The Saint's Lady
- Author: Joy Martin
- Language: English
- Series: The Saint
- Genre: Mystery
- Publisher: NA
- Publication date: Unpublished; written 1979
- Publication place: United Kingdom
- Media type: Manuscript

= The Saint's Lady =

1979 novel by Joy Martin

The Saint's Lady is an unpublished novel by Joy Martin featuring the character of criminal-turned-detective Simon Templar (alias "The Saint") who had been created by Leslie Charteris in 1928.

According to the book The Saint: A Complete History in Print, Radio, Film and Television 1928-1992 by Burl Barer, Martin sent her manuscript to Leslie Charteris as a present in 1979. On its own, this would qualify the novel as no more than fan fiction. However Charteris, who at the time was editing a series of continuation books featuring The Saint (he had stopped writing the character full-time in 1963) was impressed enough by the manuscript to offer it to the British publishers of the Saint series, Hodder & Stoughton, for publication as the next book in the series.

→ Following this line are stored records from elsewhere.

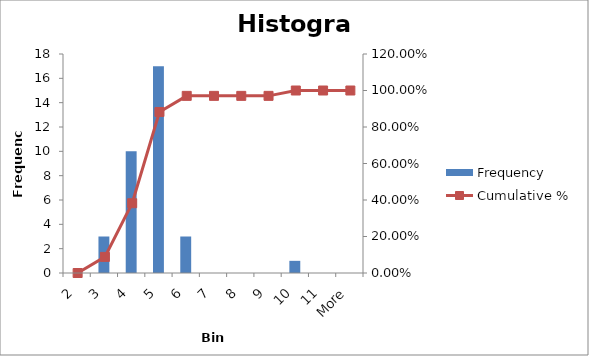
| Category | Frequency |
|---|---|
| 2 | 0 |
| 3 | 3 |
| 4 | 10 |
| 5 | 17 |
| 6 | 3 |
| 7 | 0 |
| 8 | 0 |
| 9 | 0 |
| 10 | 1 |
| 11 | 0 |
| More | 0 |
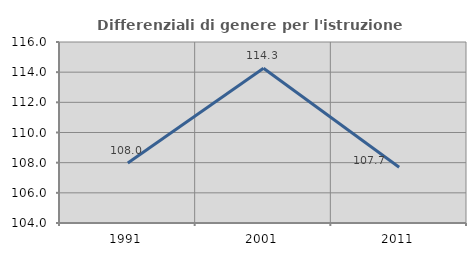
| Category | Differenziali di genere per l'istruzione superiore |
|---|---|
| 1991.0 | 107.984 |
| 2001.0 | 114.265 |
| 2011.0 | 107.697 |
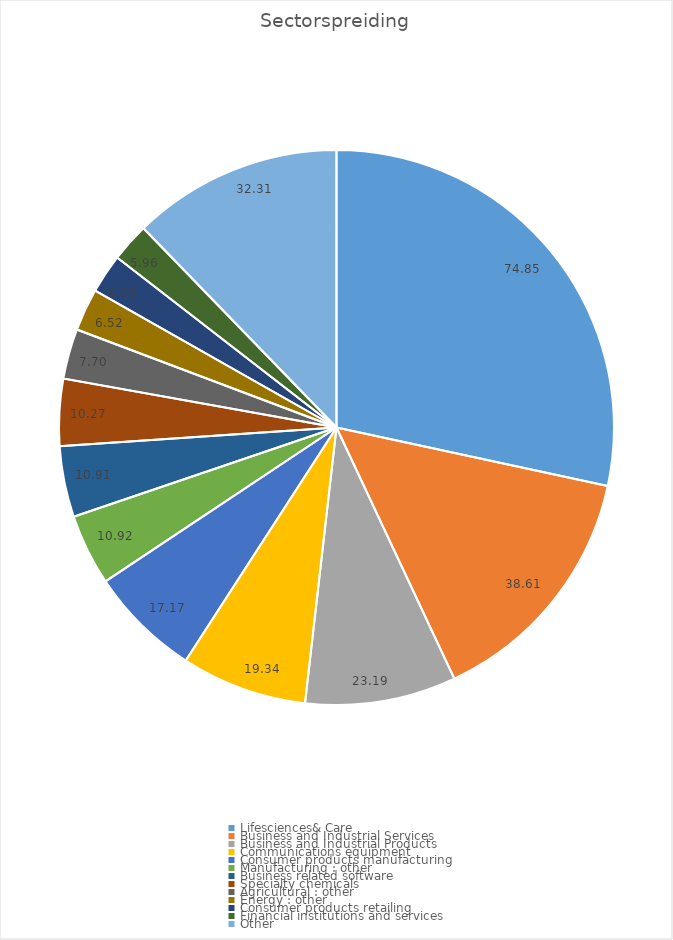
| Category | Series 0 |
|---|---|
| Lifesciences& Care | 74.852 |
| Business and Industrial Services | 38.609 |
| Business and Industrial Products | 23.191 |
| Communications equipment | 19.336 |
| Consumer products manufacturing | 17.172 |
| Manufacturing : other | 10.923 |
| Business related software | 10.914 |
| Specialty chemicals | 10.27 |
| Agricultural : other | 7.7 |
| Energy : other | 6.52 |
| Consumer products retailing | 6.004 |
| Financial institutions and services | 5.964 |
| Other | 32.307 |

Barer writes that Hodder & Stoughton rejected the manuscript, apparently on the grounds that Martin had made Templar sound too Scottish.

The manuscript is in the archives at Boston University.

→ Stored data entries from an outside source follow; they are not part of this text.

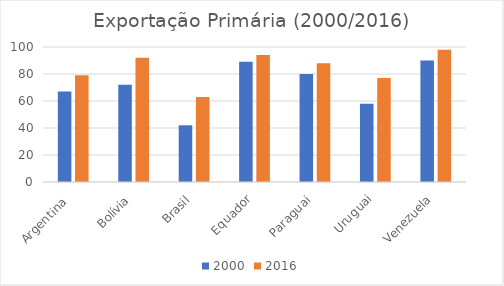
| Category | 2000 | 2016 |
|---|---|---|
| Argentina  | 67 | 79 |
| Bolívia | 72 | 92 |
| Brasil | 42 | 63 |
| Equador | 89 | 94 |
| Paraguai | 80 | 88 |
| Uruguai | 58 | 77 |
| Venezuela | 90 | 98 |

Although Barer does not describe the plot of The Saint's Lady, he does quote from the book, and it is notable that the novel would have seen the return of Templar's longtime girlfriend/partner Patricia Holm after an absence from the Saint series of more than 30 years (her most recent appearance as of 1979 having been in the 1948 short story collection Saint Errant. It is not known, however, if the title is a direct reference to Holm. Martin would have also become the first woman to publish an English-language Saint novel, although it is not known whether she would have received author credit on the cover as at this time the practice was for the books to be credited to Charteris (with the collaborative authors credited inside).

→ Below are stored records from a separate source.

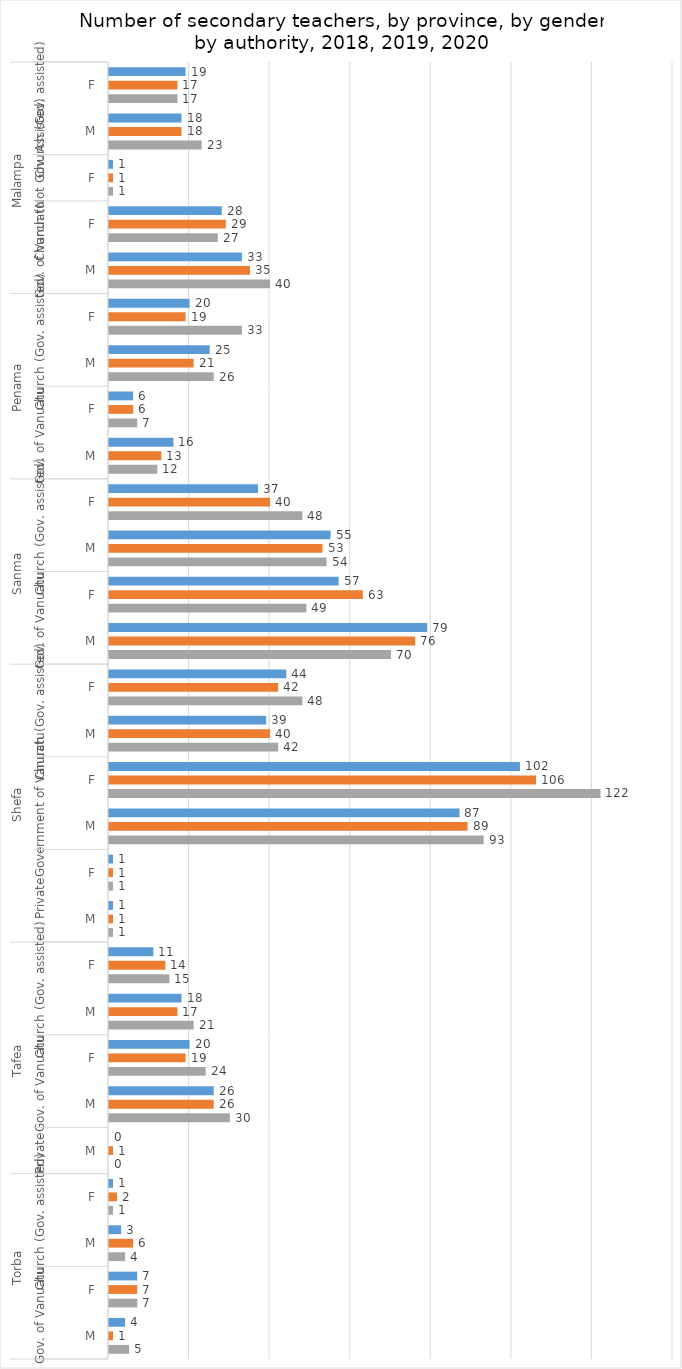
| Category | 2018 | 2019 | 2020 |
|---|---|---|---|
| 0 | 19 | 17 | 17 |
| 1 | 18 | 18 | 23 |
| 2 | 1 | 1 | 1 |
| 3 | 28 | 29 | 27 |
| 4 | 33 | 35 | 40 |
| 5 | 20 | 19 | 33 |
| 6 | 25 | 21 | 26 |
| 7 | 6 | 6 | 7 |
| 8 | 16 | 13 | 12 |
| 9 | 37 | 40 | 48 |
| 10 | 55 | 53 | 54 |
| 11 | 57 | 63 | 49 |
| 12 | 79 | 76 | 70 |
| 13 | 44 | 42 | 48 |
| 14 | 39 | 40 | 42 |
| 15 | 102 | 106 | 122 |
| 16 | 87 | 89 | 93 |
| 17 | 1 | 1 | 1 |
| 18 | 1 | 1 | 1 |
| 19 | 11 | 14 | 15 |
| 20 | 18 | 17 | 21 |
| 21 | 20 | 19 | 24 |
| 22 | 26 | 26 | 30 |
| 23 | 0 | 1 | 0 |
| 24 | 1 | 2 | 1 |
| 25 | 3 | 6 | 4 |
| 26 | 7 | 7 | 7 |
| 27 | 4 | 1 | 5 |

This is not the only Saint novel to remain unpublished. Barer also provides an outline of Bet on the Saint, a 1968 collaboration between Charteris and Fleming Lee based on a Saint comic strip storyline, which was rejected by Doubleday (Charteris' American publishers). And, recently, an unpublished Charteris manuscript from the early 1940s, The Saint's Second Front, has been discovered.

Also, according to "The Saintly Bible", Ian Dickerson was at one time developing a novel out of an unrealized film project entitled Son of the Saint. As of 2020 this book has yet to see print.